1. Structured documents
These are the types of documents in which we know what information we’re going to find, and the position that that information takes within the physical dimensions of the documents (coordinates). Some examples of these documents would include general forms, government forms, passports, and identity cards (national cards, citizenship cards and any other form of identification.) As an example, Spanish identity cards contain all the same information and the information is always located in the same place. With this type of document, it’s easier to find and extract data because we know where to look for it. In this video about our capture product, we can see how, with this type of document, the same users can define templates for data extraction, intuitively showing Athento’s OCR which data to extract and the coordinates where they can be found.
2. Semi-Structured Documents
The difficulty in managing things starts to increase as the information becomes less structures. Semi-structured documents are those in which we know what information we’re going to find; we just don’t know where, exactly, we’re going to find it. One classic example of this type of document is invoices. An invoice has to include a tax registration number, an amount for sales tax, a total amount and client data, among other things. Regardless of who (or what company) it comes from, we know that an invoice is going to include this information, but nobody can guarantee that that information is going to be put in the same location by all of our suppliers. The supplier’s tax registration number could be at the right; but it could also be on the left-hand side of the document. When this happens, we know what we’re looking for; we just don’t know where to find it.
The way in which we extract data from semi-structured documents can’t work in the same way as the previous example; here, we have to show the software what the information we’re looking for looks like. For example, the words “Value Added Tax” or “Sales Tax” are going to appear before the actual quantity of the tax itself. More advanced applications dedicated to data extraction and capture, such as Athento Capture, don’t just look for regular expressions within texts: they also try to contextualize the information being searched for, and indicate the relationship(s) with the smallest structures within a document, such as tables, images, paragraphs, etc.
3. Unstructured Documents
With this type of document, we don’t know what we’re looking for, much less where to find it. This is the most difficult type of document for extracting data. Included in this group are reports, letters, etc. I should clarify by saying that, according to some writers, the second group (semi-structured) doesn’t seem to exist, and documents like invoices should be included in this group.
Specifically, according to AIIM, an unstructured document meets three requirements:
- The structure of the document hasn’t been designed by the business which now wants to manage it (i.e. it’s an external document);
- The structure of these documents can vary, depending on who’s sending it (e.g. every company that sends an invoice has its own format);
- They can’t be processed by adhering to one particular template.

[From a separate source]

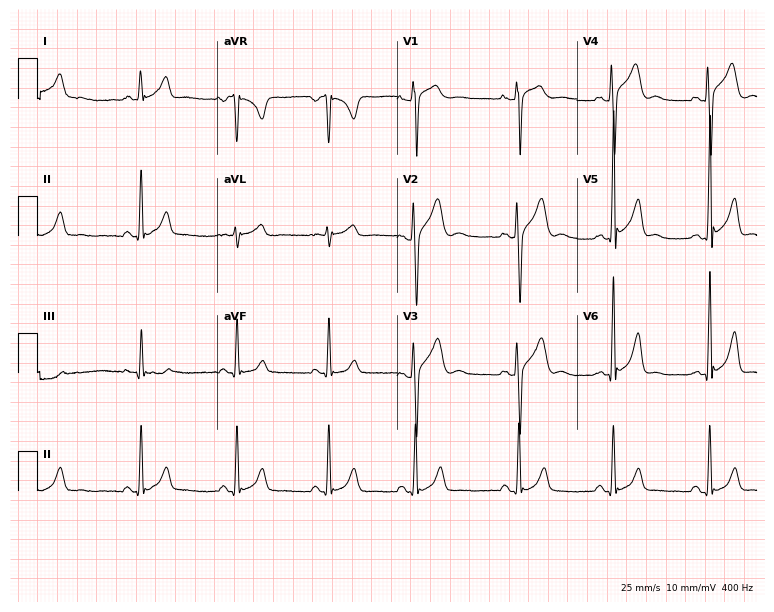
Electrocardiogram (7.3-second recording at 400 Hz), a male, 19 years old. Of the six screened findings (first-degree AV block, right bundle branch block (RBBB), left bundle branch block (LBBB), sinus bradycardia, atrial fibrillation (AF), sinus tachycardia), none is recorded. Only these six findings were labelled.

As you’ll have noticed, these points are more suited to the description of semi-structured documents which I’ve given you. Nonetheless, one has to consider the existence of other documents which have totally unclear structures, but which are still important for a business, such as letters of complaint, general correspondence, reports, etc. These days, extracting data from these types of documents is an arduous process which, in most cases, requires development and studying the documentation try to identify some kind of structure, or understanding, of the data which you want to extract. It also requires greater training of the system and 100% consistent application to understand? the greatest number of regular expressions. Maybe that’s the reason why, and why documents of this type aren’t frequently used within data extraction projects: unstructured documents are usually ignored.